The Age Discrimination in Employment Act of 1967 (ADEA)
1/ covers individuals who are at least forty years old. The federal circuit courts are split as to whether a disparate-impact claim is viable when it is limited to a subgroup of employees such as those aged fifty and older. In
Karlo v. Pittsburgh Glass Works,
2/ the Third Circuit held that statistical proof of disparate impact on such a subgroup can support a claim for recovery. The court countered the employer’s argument that “plaintiffs will be able to ‘gerrymander’ arbitrary age groups in order to manufacture a statistically significant effect”
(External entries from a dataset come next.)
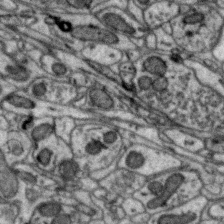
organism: Zebra finch
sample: Brain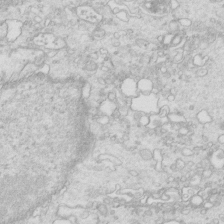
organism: Mouse
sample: Multiciliated cells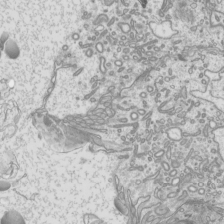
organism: Mouse
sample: Cilia; mouse epididymis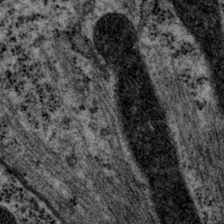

3/ by promising that “the Federal Rules of Evidence and
Daubert jurisprudence [are] a sufficient safeguard against the menace of unscientific methods and manipulative statistics.”
4/ In
Daubert v. Merrell Dow Pharmaceuticals, the Supreme Court famously reminded trial judges applying the Federal Rules of Evidence that they are gatekeepers responsible for ensuring that scientific evidence presented at trials is based on sound science. By the end of the
Karlo opinion, however, the court appeals held that the Senior District Judge Terrence F. McVerry had been too vigorous a gatekeeper when he found inadmissible a statistical analysis of reductions in force offered by laid-off older workers.
The basic problem was that plaintiffs claimed to have observed statistically significant disparities in various overlapping age groups without correcting for the fact that by performing a series of hypothesis tests, they had more than one opportunity to discover something "significant." By way of analogy, if you flip a coin five times and observe five heads, you might begin to suspect that the coin is not fair. The probability of five heads in a row with a fair coin is
p = (1/2)
5 = 1/32 = 0.03. We can say that the five heads in the sample are "statistically significant" proof (at the conventional 0.05 level) that the coin is unfair.
But suppose you get to repeat the experiment five times. Now the probability of at least one sample of 5 flips with 5 heads is about five times larger. It is 1 - (1 - 1/32)
5 = 0.146785, to be exact. This outcome is not so far out line with what is expected of a fair coin. It would be seen about 15% of the time for a fair coin. This is weak evidence that the coin is unfair; certainly, it is not as compelling as the 3%
p-value. So the extra testing, with the opportunity to select any one or more of the five samples as proof of unfairness, has reduced the weight of the statistical evidence of unfairness. The effect of the opportunity to search for significance is sometimes known as "selection bias" or, of late, "
p-hacking."
In
Karlo, Dr.
Michael Campion—a distinguished professor of management at Purdue University with degrees in industrial and organizational psychology—compared proportions of Pittsburgh Glass workers older than 40, 45, 50, 55, and 60 who were laid off to the proportion of younger workers who were laid off. He found that the disparities in three of the five categories were statistically significant at the 0.05 level.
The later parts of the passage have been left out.